Заметив полную неосновательность распоряжения министерства юстиции и горячо поддерживаемый в этом отношении Давыдовым, я, в январе 1904 г., при посещении министра юстиции Муравьева, заявил ему о том, что, в интересах водворениия спокойствия в обществе и с целью прекращения неблагоприятных для правительства толков, было бы желательно открыть для публики двери суда и разрешить печатать в газетах отчеты судебных заседаний. Муравьев вышел из себя и завопил, что он закрыл заседания суда для публики из-за министра внутренних дел и никак не ожидал, что губернатор будет оспаривать мнение своего министерства.

На мой ответ, что я ни к одному из министерств не принадлежу, а высказываю мнение свое, как местный представитель правительственной власти и общеправительственных интересов, Муравьеву не без ехидства, заметил: „сочту своим долгом передать министру внутренних дел ваше мнение по поводу гласности процесса, и тем охотнее, что министерство юстиции очень не желало, в данном случае, закрытых дверей».

Не знаю, как и о чем сносились по этому поводу министры, но погромное дело, продолжавшееся еще год, рассматривалось до конца при закрытых дверях.

С разрешения Давыдова, я имел место в суде, за креслами палаты. В случае протеста по поводу моего присутствия, мы хотели сослаться на мое право, как почетного мирового судьи, присутствовать в судебных заседаниях. Однажды, когда за судьями набралось довольно много посторонних лиц, жандармских и полицейских офицеров, чинов прокурорского надзора и т. п., действительно последовал протест со стороны адвокатов, поддерживавших интересы потерпевших евреев. Карабчевский, Грузенберг, Кальманович, Зарудный, Соколов, раздосадованные стеснением гласности суда, заявили об удалении всех посторонних лиц, сидевших за судейскими креслами. Но вслед затем кто-то из них, кажется, Зарудный, от имени товарищей, заявил, что против присутствия губернатора, князя Урусова, они не протестуют. Юдофильство на этот раз мне пригодилось.

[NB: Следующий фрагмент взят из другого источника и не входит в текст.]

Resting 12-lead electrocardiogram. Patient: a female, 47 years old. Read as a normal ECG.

Процесс было интересно слушать только в начале, когда допрашивали главных свидетелей. Особенно интересен был допрос Пронина, которого гражданств истцы поворачивали по очереди на горячих угольях, прилагая все старания для того, чтобы обратить его из свидетеля в подсудимого. Пронина уличали в составлении зажигательных воззваний, в распространении опасных для евреев ложных слухов. Удостоверились в том, что ему принадлежали статьи в „Знамени», доказывавшие, что евреи сами учинили погром; старались узнать, кто ему эти статьи исправлял; заставили его признаться, что он ездил к Иоанну Кронштадтскому и заполучил от него известное „второе послание» против евреев. Читали пронинские стихи, заставили его давать ответы, доказавшие невежество свидетеля, и выпускали его отдохнуть только после появления на его лице признаков приближающейся апоплексии.

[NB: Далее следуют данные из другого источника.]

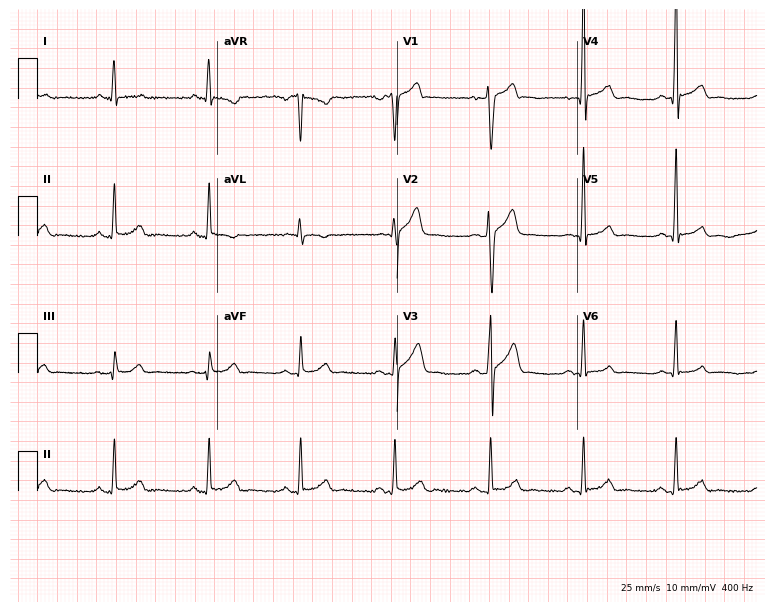
12-lead ECG from a 41-year-old man (7.3-second recording at 400 Hz). No first-degree AV block, right bundle branch block, left bundle branch block, sinus bradycardia, atrial fibrillation or sinus tachycardia recorded for this tracing.

На первых полусвидетелей — полуподсудимых обращены были и холодный сарказм Карабчевскаго, и. нервная запальчивость Зарудного, и изящная логика Грузенберга, и беспощадные, как удары тяжелого молота, выводы Кальмановича. Затем, когда первоначальный жар гражданских истцов был растрачен в пустыне судебной залы, начались показания свидетелей евреев, после которых стало очевидным, что для определения степени виновности сидевших за решеткой подсудимых нужно было бы обладать даром ясновидения. Свидетели, сидевшие во время погрома в подвалах, видели то, что просисходило за две улицы от них, свидетели убийств показывали на разных обвиняемых, все отвечали не на вопросы суда, а на собственныя мысли— словом, началась какая-то свидетельская вакханалия, путавшая несчастных судей и мало интересовавшая гражданских истцов. Последние, с самого начала процесса, не прилагали никаких стараний к уличению подсудимых, проводя настойчиво мысль, что главные виновники погрома, вдохновители его,—в Петербурге, а организаторы — в рядах только-что допрошенных свидетелей. Убеждение это привилось в широких кругах русского общества и принималось в заграничной печати, как несомненная истина.

Действительный повод кишиневского погрома остался невыясненным до сих пор. По тому волнению и жгучему интересу, которые были вызваны апрельскими беспорядками 1903 г., в России и заграницей и которые не были ослаблены последующими избиениями евреев, имевшими место после октябрьского манифеста 1905 г. в разных городах и местечках, и затем, в 1906 г., в Гомеле, Белостоке и Седлеце, можно думать, что этот первый, после долгого перерыва, еврейский погром не будет забыт и займет когда-нибудь исследователя русской истории первых лет ХХ-го века.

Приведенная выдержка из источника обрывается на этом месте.